# Screen Capture Software



## MadPlumber (Mar 5, 2008)

What is the most ideal software for creating a raster image from a frame from a DVD or video file such as MPEG?  The ideal program I would want to seek should allow me to step frames until I find the very one I would want to capture and save the raster images at as high a resolution as possible.

_Thank you._


----------



## Eevee (Mar 6, 2008)

VirtualDub-MPEG2?

Or VLC, but it doesn't quite have a concept of frames so that can be slightly more hit-or-miss.  You can just slow it down like crazy and pause, though.


----------



## Aden (Mar 6, 2008)

I know you can export to an image sequence with Quicktime Pro, but I don't recall if it has a single-frame capture function.

If anything, screencap and crop on a big monitor.



			
				MadPlumber said:
			
		

> _Thank you._



_You're welcome_.


----------



## sgolem (Mar 8, 2008)

Mac or PC?  In Windows XP you can just sorta play around until you get an image you want and push Print Screen.  Don't know about Vista.  

On a Mac, don't know how.  DVD Player won't let you capture frames from DVDs, though maybe you can find an open source program that will.  Try Google.


----------



## jayhusky (Mar 8, 2008)

Quicktime allows you to move the media at a speed you like using the arrow keys on your keyboard...

You just tap the key in the direction you want to advance a frame, press and hold and the media will move at 2X speed.

Hope this is useful


----------



## Aden (Mar 8, 2008)

sgolem said:
			
		

> On a Mac, don't know how.



Cmd + Shift + 3 to capture the whole screen.

Cmd + Shift + 4 to select an area to capture.


----------



## Eevee (Mar 8, 2008)

sgolem said:
			
		

> Mac or PC?  In Windows XP you can just sorta play around until you get an image you want and push Print Screen.  Don't know about Vista.


Most video players pipe the video straight through your card.  Print Screen will just get you a big magenta rectangle.


----------



## Ceceil Felias (Mar 8, 2008)

Eevee said:
			
		

> sgolem said:
> 
> 
> 
> ...


Most programs I've seen use #101010 for an overlay, actually.


----------



## CyberFoxx (Mar 9, 2008)

Eevee said:
			
		

> Most video players pipe the video straight through your card.  Print Screen will just get you a big magenta rectangle.



Magenta?

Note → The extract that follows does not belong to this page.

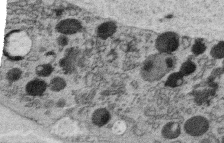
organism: C. elegans
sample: C. elegans oocyte; sperm cells

Magenta?!?!? I would've thought that you, of all people, would know the proper name is Magic Pink. (I know, I know, the Wiki article doesn't mention using it for overlay placement, but it is used for that as well.)


----------



## Aden (Mar 9, 2008)

Eevee said:
			
		

> sgolem said:
> 
> 
> 
> ...



Screen capture works just fine with both Quicktime and VLC on my Mac. I'll try it out with a DVD later.


----------



## yak (Mar 10, 2008)

Magenta? The color that T-Mobile managed to trademark? These video players are violating the trademark and must pay royalty now. OMG one eleven.

http://www.colourlovers.com/blog/2007/11/04/beware-t-mobile-owns-the-color-magenta/

Fight the system, 
http://www.freemagenta.nl/?page_id=121


----------



## jayhusky (Mar 24, 2008)

with windows media player on XP you can go to the options menu and turn off overlays there and you will get a perfect screen shot of whatever your playing at the time...


----------



## jayhusky (Mar 25, 2008)

you can also use hypercam and record what you want to edit it down to the right frame.....

This should work.......

lemme know if it doesn't


----------